# Chicks killed by brick throw yobs :(



## RockRomantic (Apr 29, 2009)

FIFTY newborn chicks have been brutally slaughtered with bricks after a group of sick yobs broke into a farm, cops said today.
The bloodied carcasses of the three-day-old chicks were found strewn around their pen at Knuzden Brook Poultry Farm in Blackburn, Lancashire, last night.

Lancashire Constabulary said four or five youths fled across fields towards Knuzden when they were disturbed by an employee near to the pen entrance at about 8.50pm

The employee then called the cops after making the grisly discovery.

It is understood that bricks were thrown at the birds.

Inspector David Mangan said: "I am absolutely disgusted by the inhumane actions of these sick individuals who seem to have got some kind of pleasure out of the unnecessary slaughter of 50 newborn chickens.

"I believe it's probably been committed by just one individual out of a group and I would appeal to those who weren't necessarily directly involved to search their conscience, do the right thing and contact the police.

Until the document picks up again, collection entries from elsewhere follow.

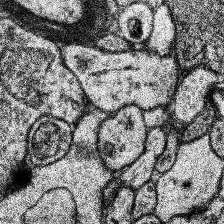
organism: Human
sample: Temporal Lobe
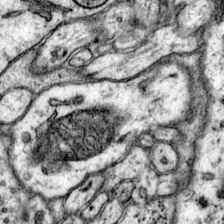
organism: Mouse
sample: Primary visual cortex
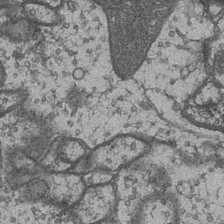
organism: Drosophila
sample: Optic medulla

"I would also ask anybody at all within the community who may have any information about this awful incident to come forward."

Anyone with information should contact police on 08451 25 35 45 or call Crimestoppers on 0800 555 111.


----------



## Erzs (Apr 11, 2011)

That is very sad. 

I hope that should they be caught they get a lot more than just a slapped wrist. If the law isn't willing to prosecute accordingly just give me ten minutes alone with them! 

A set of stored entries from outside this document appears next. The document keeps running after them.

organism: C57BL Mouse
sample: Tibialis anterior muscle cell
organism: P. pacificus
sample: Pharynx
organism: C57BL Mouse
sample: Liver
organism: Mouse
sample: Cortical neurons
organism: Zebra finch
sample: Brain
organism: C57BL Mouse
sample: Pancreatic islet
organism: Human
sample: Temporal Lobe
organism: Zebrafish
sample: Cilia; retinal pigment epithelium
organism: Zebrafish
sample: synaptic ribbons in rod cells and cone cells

I hate being part of a species that gets pleasure out of suffering. I'm going to create my own new species...I am now an Axototl!

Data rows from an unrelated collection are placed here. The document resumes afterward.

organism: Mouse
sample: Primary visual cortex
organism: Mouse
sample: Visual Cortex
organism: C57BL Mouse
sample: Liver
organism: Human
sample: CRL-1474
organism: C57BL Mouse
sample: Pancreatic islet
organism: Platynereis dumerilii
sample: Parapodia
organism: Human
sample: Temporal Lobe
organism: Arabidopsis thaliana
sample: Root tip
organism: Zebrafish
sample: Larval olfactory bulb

But again, I hope they are caught.


----------



## Guest (Apr 13, 2011)

I don't even know what to say about that 

What the hell is wrong with people?

It really scares me to know there's people out there like that


----------



## Jazzy (Apr 15, 2009)

If they are found then I would tie them to a pole and do the same thing to them, it's the least the sickos deserve.


----------



## Lulus mum (Feb 14, 2011)

What a sick world some people live in when their pleasure comes from such barbarism
hope they are caught and not just told that they are"naughty boys" and given a pathetic fine or Commumity service etc
Maureen


----------



## piggybaker (Feb 10, 2009)

Thats horrible..


----------



## Kitty_pig (Apr 9, 2011)

Thats so sad. Why do people do things like this? They wouldnt do it to a new born human baby so why to an new born baby animal?


----------